Advantages of buccal and sublingual routes of drug administration
Some advantages of administering drugs through the oral mucosa are:
- A rapid onset of the therapeutic effect is achieved, not only by the high blood supply of the area but also by the lack of gastrointestinal (GI) factors that delay absorption (gastric emptying, presence of food, gastric disease, etc.).
- Portal circulation is avoided, which allows to improve the bioavailability of a drug (regarding the oral route) avoiding intestinal and first-pass hepatic metabolism.
- The active ingredient is not exposed to the aggressive GI medium, reason why it is possible the buccal administration of some drugs (e.g. peptides) that would otherwise be degraded by the GI pH or enzymes.
- It can be done in patients with swallowing difficulties, nausea or malabsorption syndrome, and even in unconscious patients.
- Action can be terminated by spitting out the tablet.
- Self-administration is possible.
Disadvantages of buccal and sublingual routes of drug administration
- Due to the small size of the oral cavity, only very potent drugs can be effectively delivered. The buccal mucosa offers about 200 cm2 of area for drugs absorption, i.e. about 10,000 times less than duodenum.
- Difficulty in keeping the drug in the site, as well as the need for the patient to refrain from swallowing, talking, or drinking during administration so as not to affect the residence time in which the medication is in direct contact with the mucous membrane.
- Buccal and sublingual routes of administration are not applicable to bitter or bad-tasting drugs since, in addition to patient discomfort, this type of formulations generates excessive production of saliva, which increases the risk of swallowing.

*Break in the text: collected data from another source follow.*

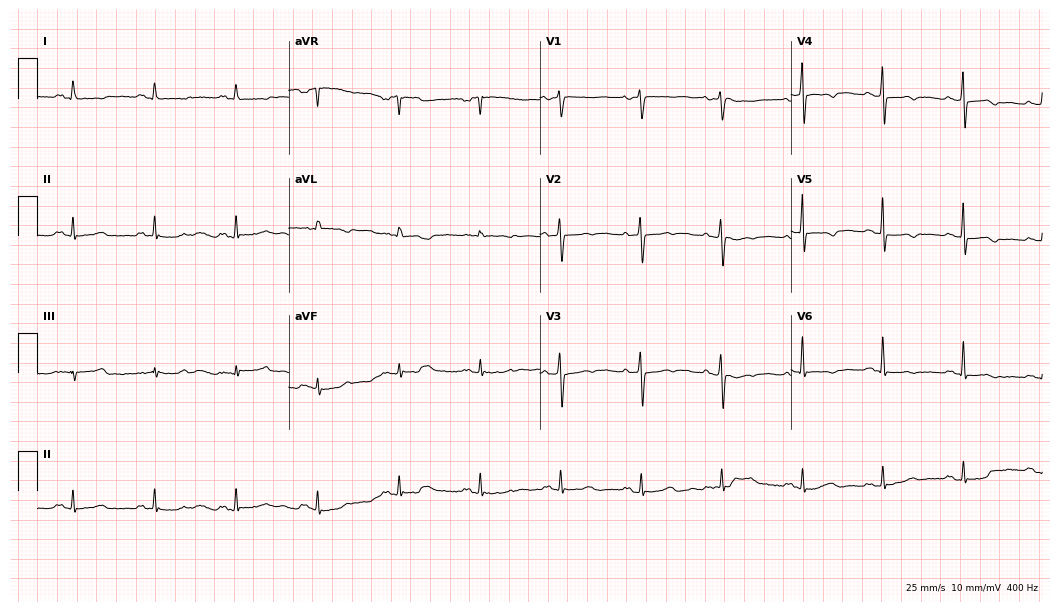
Standard 12-lead ECG recorded from a woman, 52 years old. None of these six findings is recorded: first-degree AV block, right bundle branch block (RBBB), left bundle branch block (LBBB), sinus bradycardia, atrial fibrillation (AF), sinus tachycardia. Only these six findings were labelled.
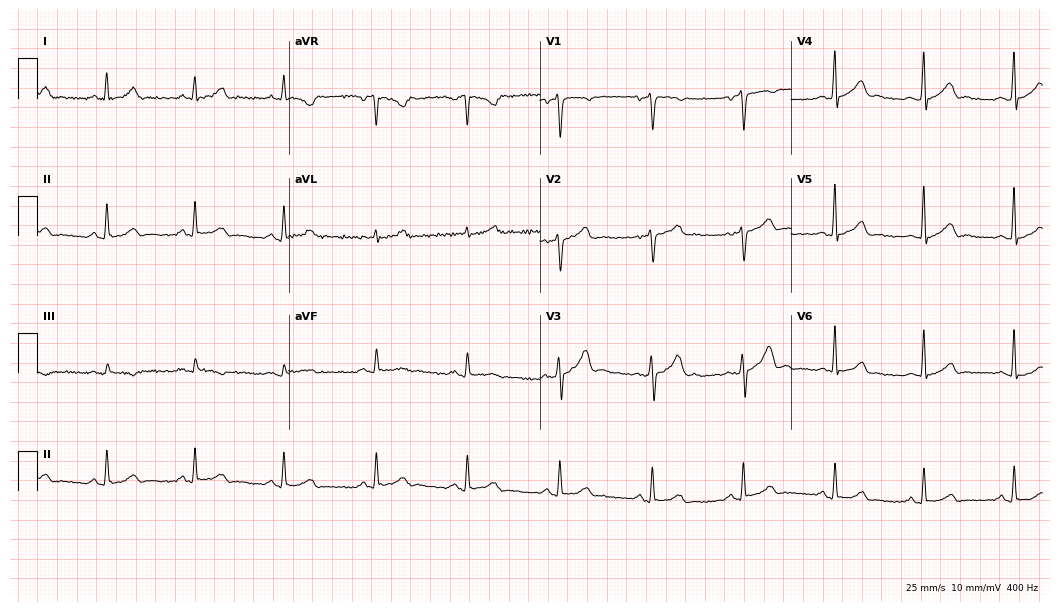
Standard 12-lead ECG recorded from a man, 35 years old. Read as a normal ECG.
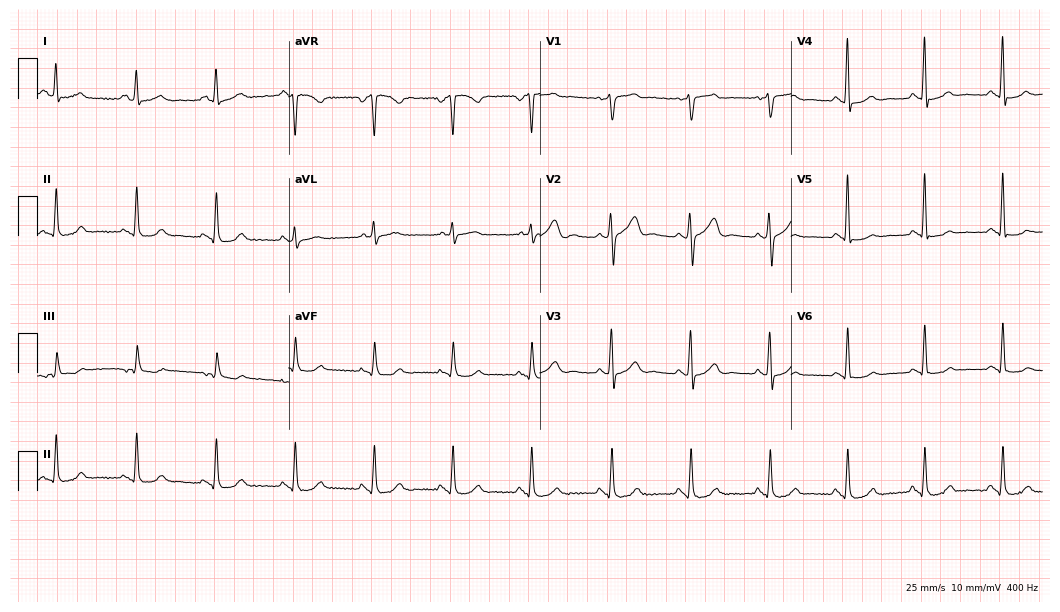
Electrocardiogram, a 57-year-old male. Of the six screened findings (first-degree AV block, right bundle branch block, left bundle branch block, sinus bradycardia, atrial fibrillation, sinus tachycardia), none is recorded. Other findings, if any, are not listed.
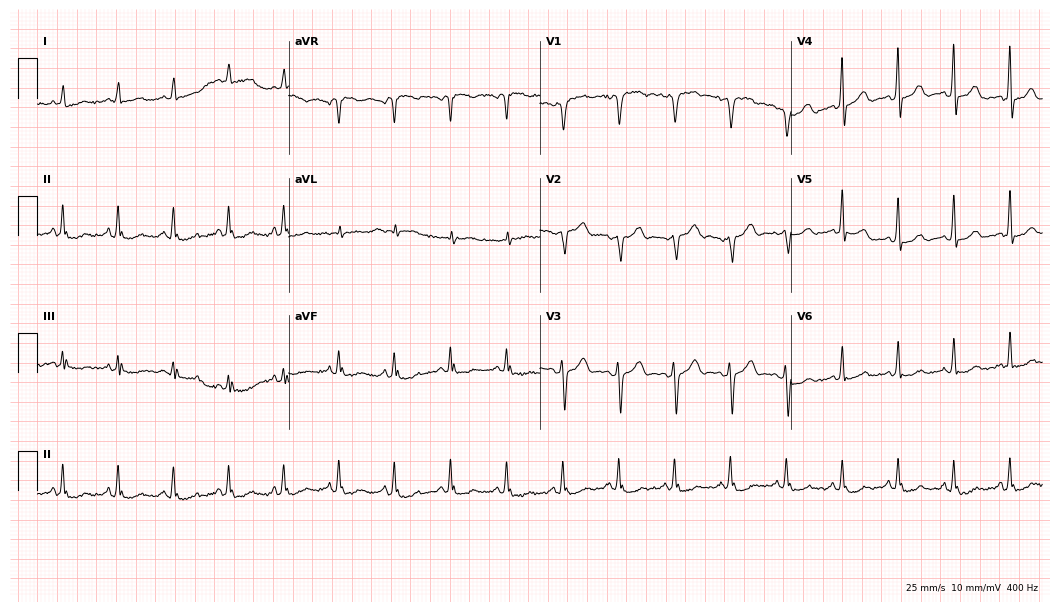
ECG (10.2-second recording at 400 Hz) — a woman, 71 years old. Screened for six findings — first-degree AV block, right bundle branch block (RBBB), left bundle branch block (LBBB), sinus bradycardia, atrial fibrillation (AF), sinus tachycardia — none is recorded.
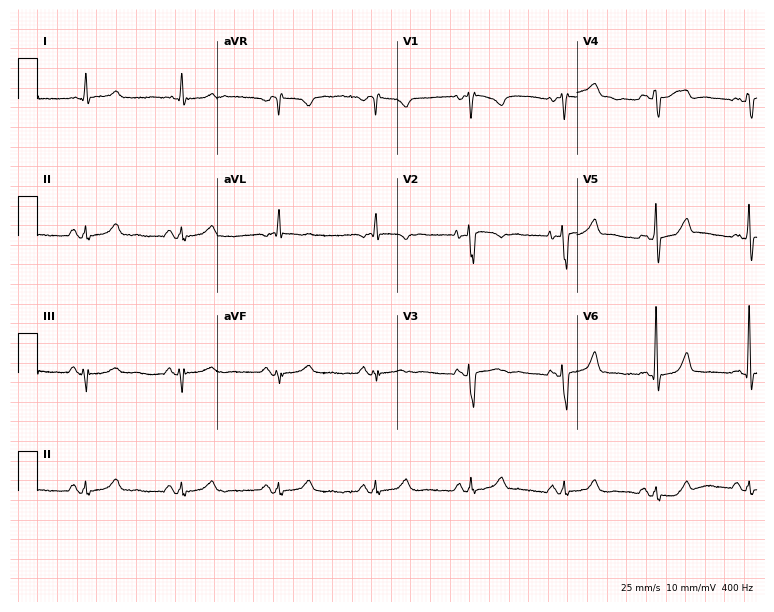
12-lead ECG from a male patient, 60 years old. Labelled as a normal ECG.
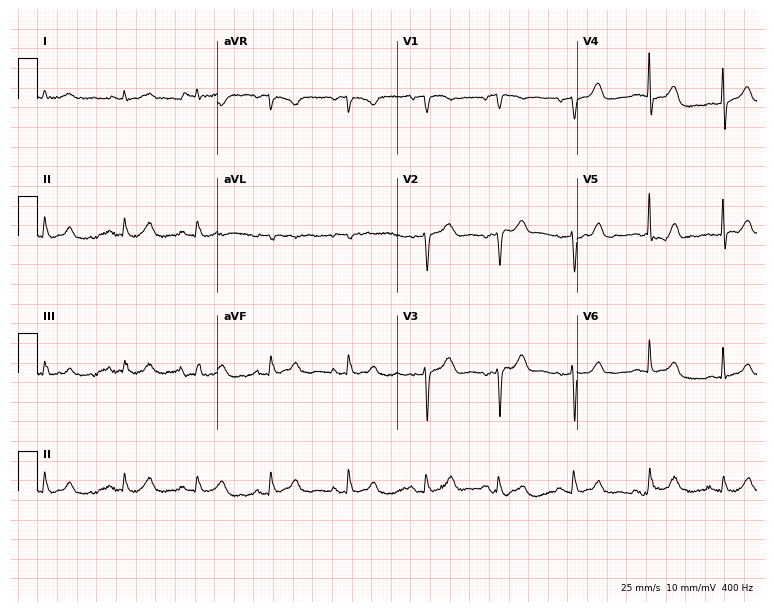
ECG — a female, 71 years old. Screened for six findings — first-degree AV block, right bundle branch block (RBBB), left bundle branch block (LBBB), sinus bradycardia, atrial fibrillation (AF), sinus tachycardia — none is recorded. Findings outside these six are not listed.
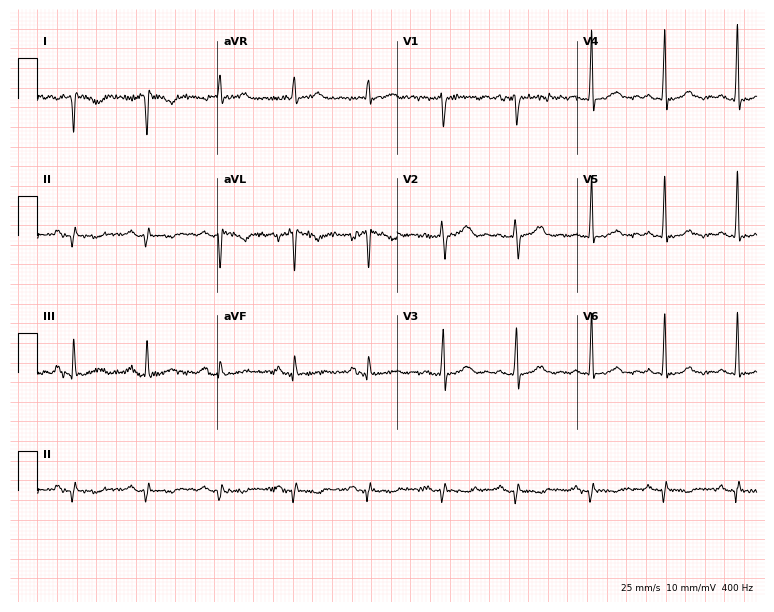
ECG (7.3-second recording at 400 Hz) — a 60-year-old woman. Screened for six findings — first-degree AV block, right bundle branch block (RBBB), left bundle branch block (LBBB), sinus bradycardia, atrial fibrillation (AF), sinus tachycardia — none is recorded.
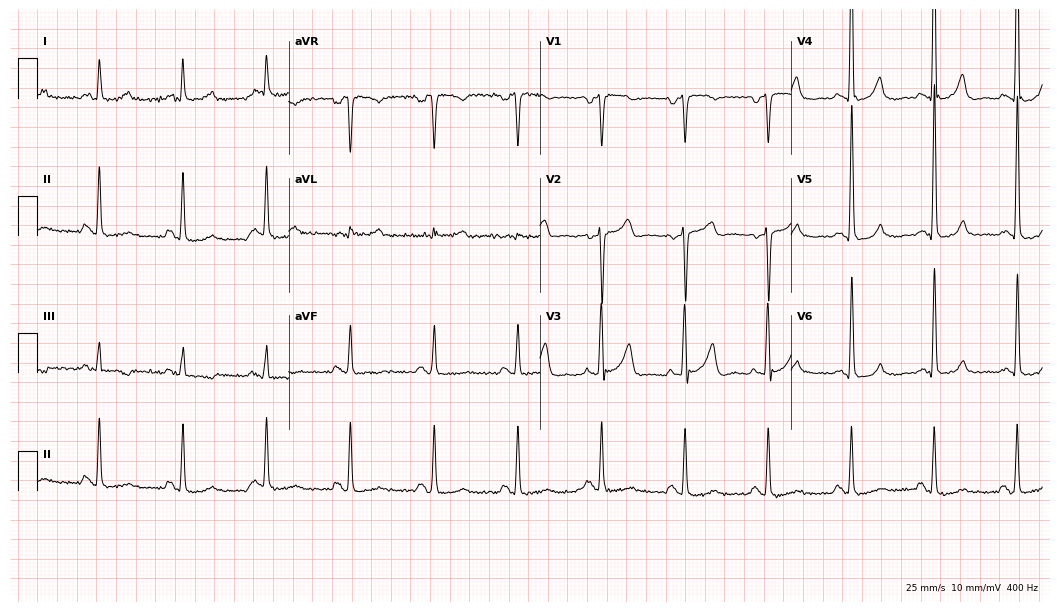
Electrocardiogram (10.2-second recording at 400 Hz), a 69-year-old male. Of the six screened findings (first-degree AV block, right bundle branch block, left bundle branch block, sinus bradycardia, atrial fibrillation, sinus tachycardia), none is recorded. Other findings, if any, are not listed.
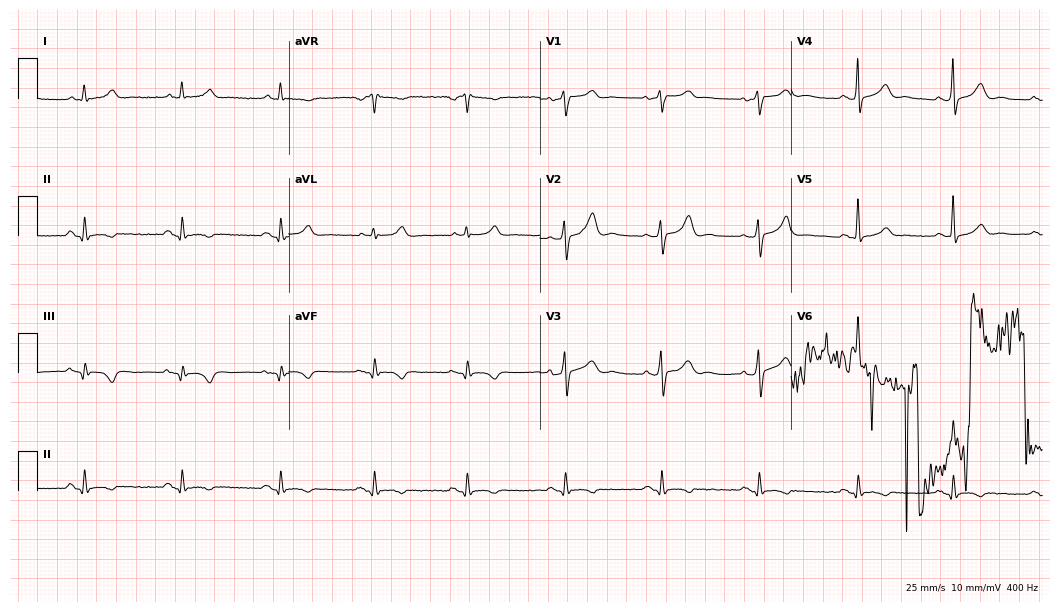
Resting 12-lead electrocardiogram. Patient: a male, 79 years old. None of these six findings is recorded: first-degree AV block, right bundle branch block (RBBB), left bundle branch block (LBBB), sinus bradycardia, atrial fibrillation (AF), sinus tachycardia. Findings outside these six are not listed.
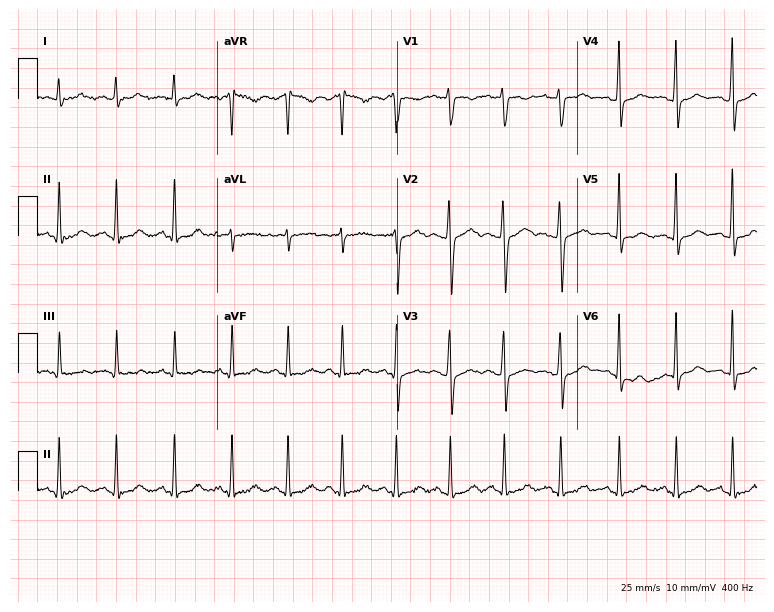
12-lead ECG from a 30-year-old female patient. Shows sinus tachycardia (a sinus rate of 100 beats per minute or more).
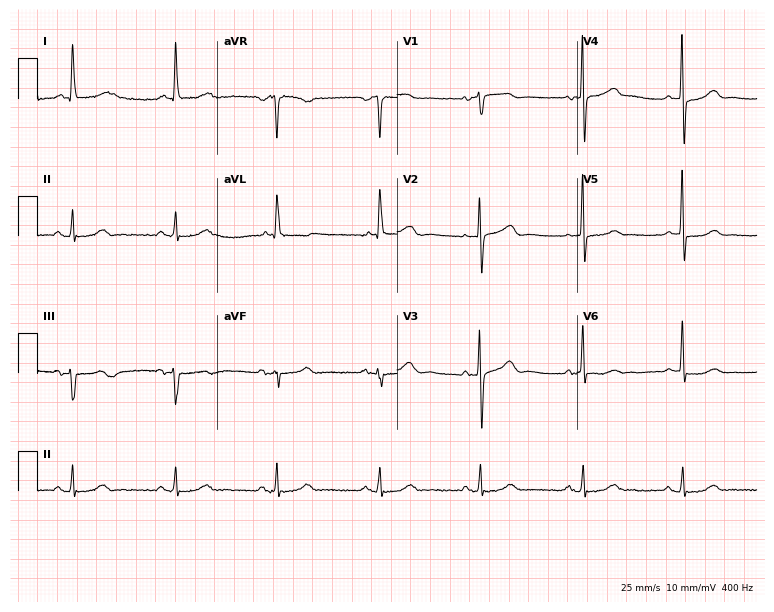
ECG — a woman, 80 years old. Screened for six findings — first-degree AV block, right bundle branch block, left bundle branch block, sinus bradycardia, atrial fibrillation, sinus tachycardia — none is recorded. Only these six findings were labelled.

- While absorption may occur by any of paracellular and transcellular mechanisms studied, passive diffusion of drugs from the salivary aqueous phase through the membranes of oral mucosal cells predominates. Therefore, drugs of intermediate polarity are well absorbed, since excessive lipophilicity limits drug dissolution, in the same way that an increased polarity limits diffusion across cell membranes. The degree of ionization is also important: less ionized compounds at salivary pH are better absorbed.